For most text-based models, streaming provides a better user experience:
- Users see responses immediately as they generate
- Lower perceived latency
- Better for long-form content
For image/video/audio generation models, use non-streaming mode:
- These models typically return complete outputs
- Streaming may not work as expected
Error Handling
Always implement retry logic with exponential backoff for production applications. Rate limits (429) and temporary failures (503) should be retried.

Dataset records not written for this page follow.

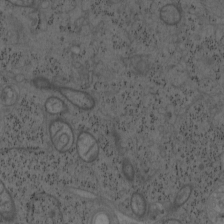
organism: Mouse
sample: OT-I killer T cells with ID8 ovarian cancer cells
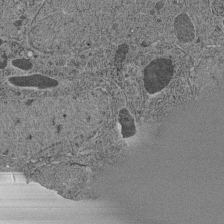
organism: C. elegans
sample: C. elegans pharynx
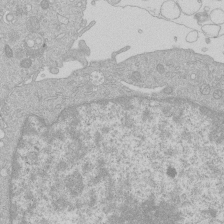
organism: Human
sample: Macrophage cells
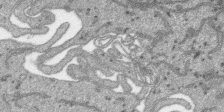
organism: Human
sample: Lung epithelial cells infected with SARS-CoV-2
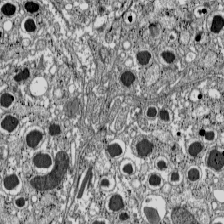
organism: C57BL Mouse
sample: Pancreatic islet
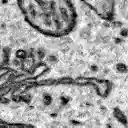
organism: Zebrafish
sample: Brain
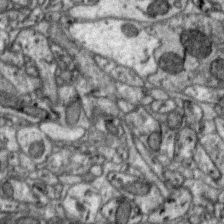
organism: Zebra finch
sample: Brain
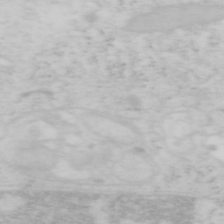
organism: Mouse
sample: OT-I killer T cells with ID8 ovarian cancer cells
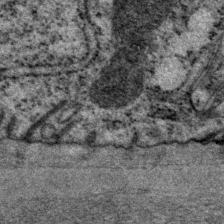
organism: P. pacificus
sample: Pharynx
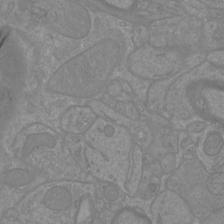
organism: Mouse
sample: Cortical neurons
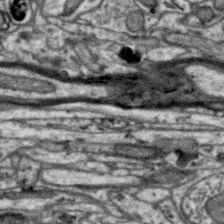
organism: Zebra finch
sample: Brain
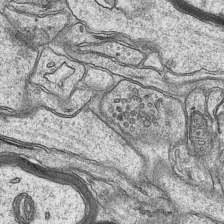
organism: Mouse
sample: CA1 Hippocampus
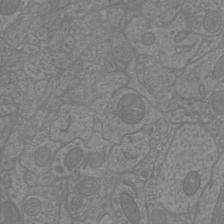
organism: Mouse
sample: Cortical neurons
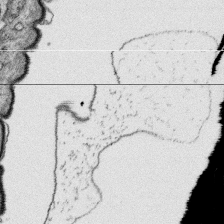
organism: Platynereis dumerilii
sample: Parapodia
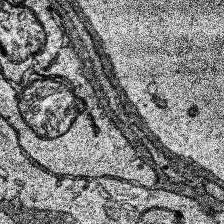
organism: Human
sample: Temporal Lobe
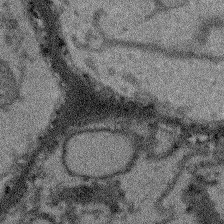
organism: Arabidopsis thaliana
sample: Root tip
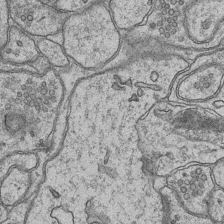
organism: Mouse
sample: CA1 Hippocampus
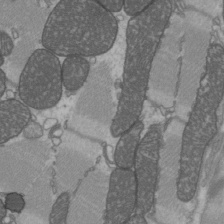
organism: C57BL Mouse
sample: Heart
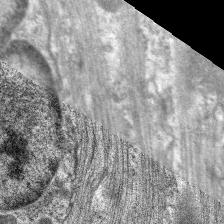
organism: C. elegans
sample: Pharynx
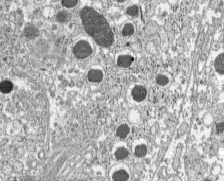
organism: C57BL Mouse
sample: Pancreatic islet
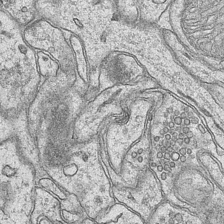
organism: Mouse
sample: CA1 Hippocampus
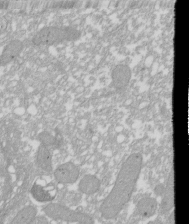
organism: Xenopus
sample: Cilia; centrioles in frog embryo cells
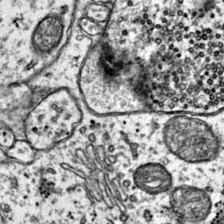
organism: Mouse
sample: Primary visual cortex
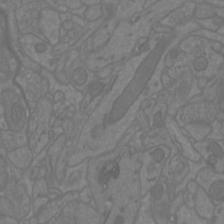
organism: Mouse
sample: Cortical neurons
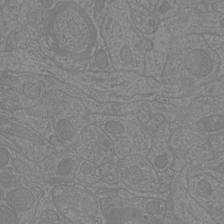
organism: Mouse
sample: Cortical neurons
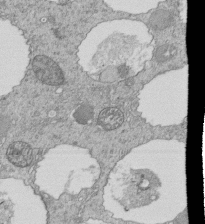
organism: Tetrahymena
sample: Cilia in tetrahymena
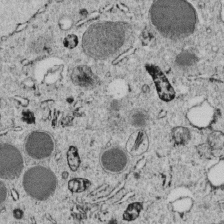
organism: C. elegans
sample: C. elegans embryo early stage
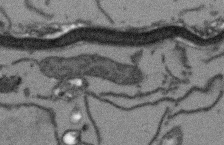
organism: Arabidopsis thaliana
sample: Root tip
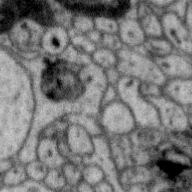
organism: Zebra finch
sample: Brain
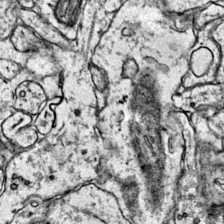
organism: Mouse
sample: Primary visual cortex
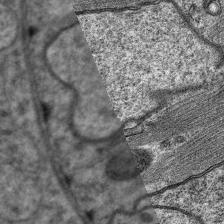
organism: C. elegans
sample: Pharynx
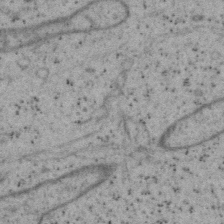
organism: Human
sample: HeLa cells
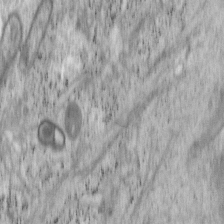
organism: Human
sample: HeLa cells
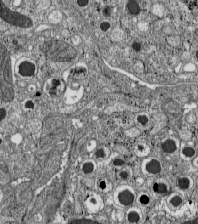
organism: C57BL Mouse
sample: Pancreatic islet
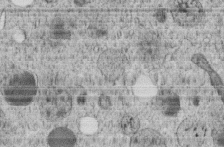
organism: C. elegans
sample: C. elegans embryo early stage
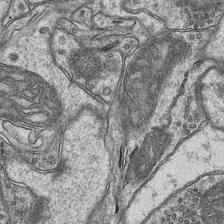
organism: Mouse
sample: CA1 Hippocampus
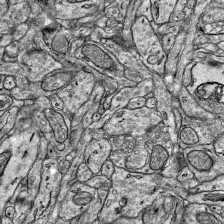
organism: Mouse
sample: Visual Cortex
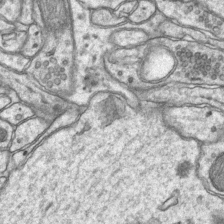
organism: Mouse
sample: CA1 Hippocampus
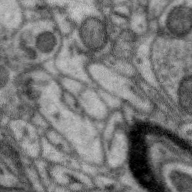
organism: Zebra finch
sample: Brain
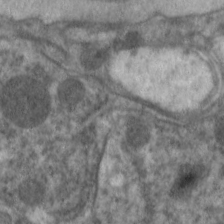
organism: C. elegans
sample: Pharynx
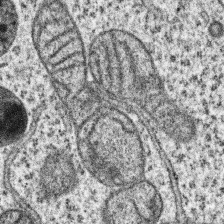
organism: Human
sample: HeLa cells
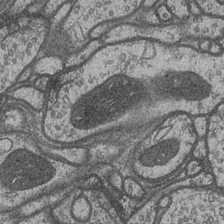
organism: Drosophila
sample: Optic medulla
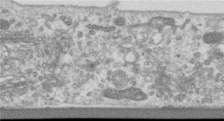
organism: Human
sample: Centriole in RPE cells
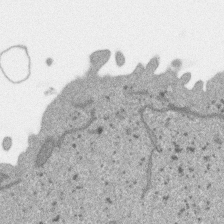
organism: Human
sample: Lung epithelial cells infected with SARS-CoV-2
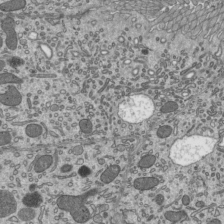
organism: Mouse
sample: Mouse epididymis efferent ductule cilia
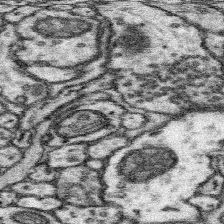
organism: Mouse
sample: Somatosensory cortex neuropil
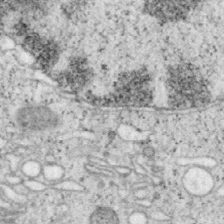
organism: Mouse
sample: OT-I killer T cells with ID8 ovarian cancer cells
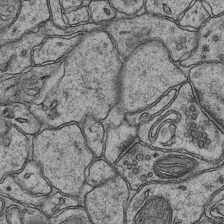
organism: Mouse
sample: CA1 Hippocampus
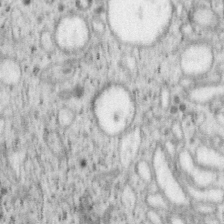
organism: Mouse
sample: OT-I killer T cells with ID8 ovarian cancer cells
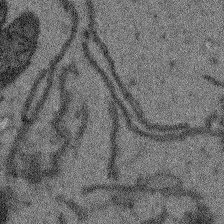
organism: Arabidopsis thaliana
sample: Root tip
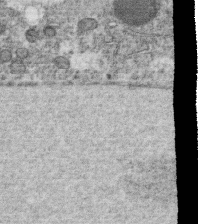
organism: C. elegans
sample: C. elegans oocyte; sperm cells
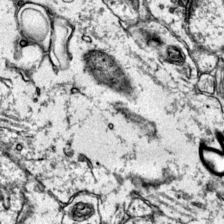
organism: Mouse
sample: Primary visual cortex
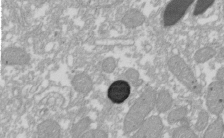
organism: Xenopus
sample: Cilia; centrioles in frog embryo cells
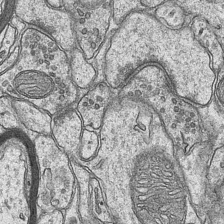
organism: Mouse
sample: CA1 Hippocampus
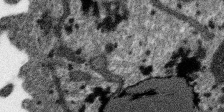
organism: Human
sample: Lung epithelial cells infected with SARS-CoV-2
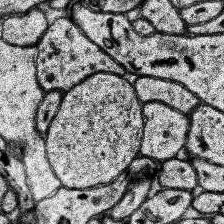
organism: Human
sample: Temporal Lobe
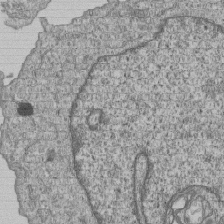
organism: Human
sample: MDA-MB-231 cells
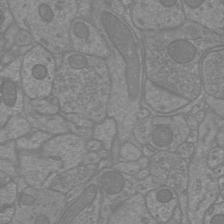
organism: Mouse
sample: Cortical neurons
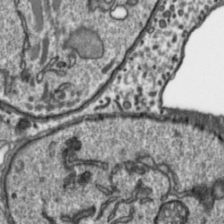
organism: Toxoplasma gondii
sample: Parasites in a vacuole inside a host cell
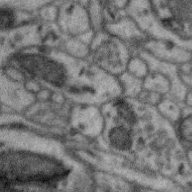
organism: Zebra finch
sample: Brain
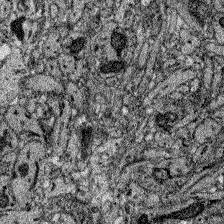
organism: Zebrafish
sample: Larval olfactory bulb
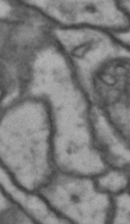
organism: Drosophila
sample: Brain
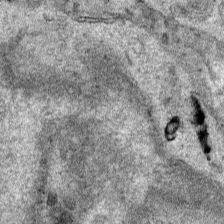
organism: Human
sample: Mitochondria in HCT116 cells
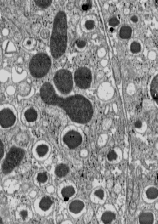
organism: C57BL Mouse
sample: Pancreatic islet
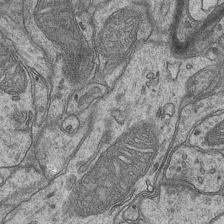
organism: Mouse
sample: CA1 Hippocampus
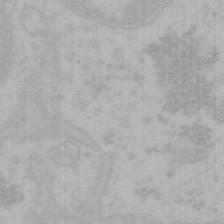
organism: Mouse
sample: Choroid plexus
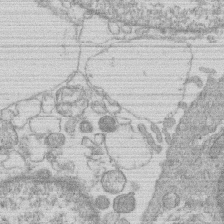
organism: Human
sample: Macrophage cells
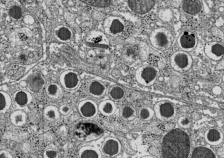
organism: C57BL Mouse
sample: Pancreatic islet
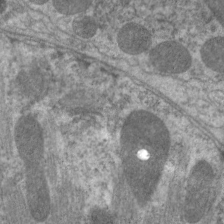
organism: C. elegans
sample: Pharynx
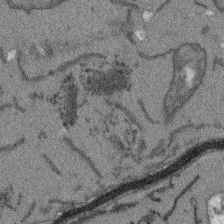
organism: Arabidopsis thaliana
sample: Root tip
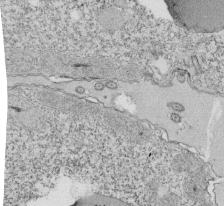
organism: Tetrahymena
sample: Cilia in tetrahymena
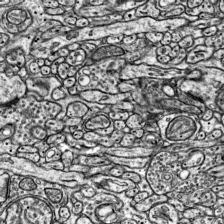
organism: Mouse
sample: Visual Cortex
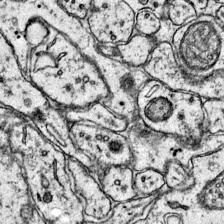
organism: Mouse
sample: Primary visual cortex
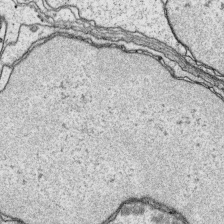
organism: Platynereis dumerilii
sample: Parapodia
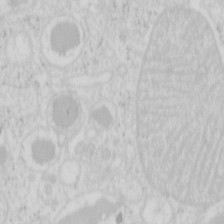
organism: Mouse
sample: Pancreas

Implement proper error handling for all API calls:
async function chatWithRetry(payload, maxRetries = 3) {
for (let attempt = 1; attempt <= maxRetries; attempt++) {
try {
const response = await fetch(url, { method: 'POST', ...options });
if (!response.ok) {
const error = await response.json();
// Retry on rate limit or server errors
if ([429, 500, 502, 503].includes(response.status) && attempt < maxRetries) {
const delay = Math.min(1000 * Math.pow(2, attempt), 10000);
await new Promise(resolve => setTimeout(resolve, delay));
continue;
}
throw new Error(`API error: ${error.message}`);
}
return await response.json();
} catch (err) {
if (attempt === maxRetries) throw err;
}
}
}Rate Limiting
The API has a rate limit of 500 requests per minute. Monitor the X-RateLimit-Remaining response header to track your usage.
Monitor rate limits in production:
- Check
X-RateLimit-Remainingheader - Implement request queuing when approaching limits
- Consider caching responses when appropriate
🔁 Callbacks & webhooks
No callbacks or webhooks are associated with this endpoint.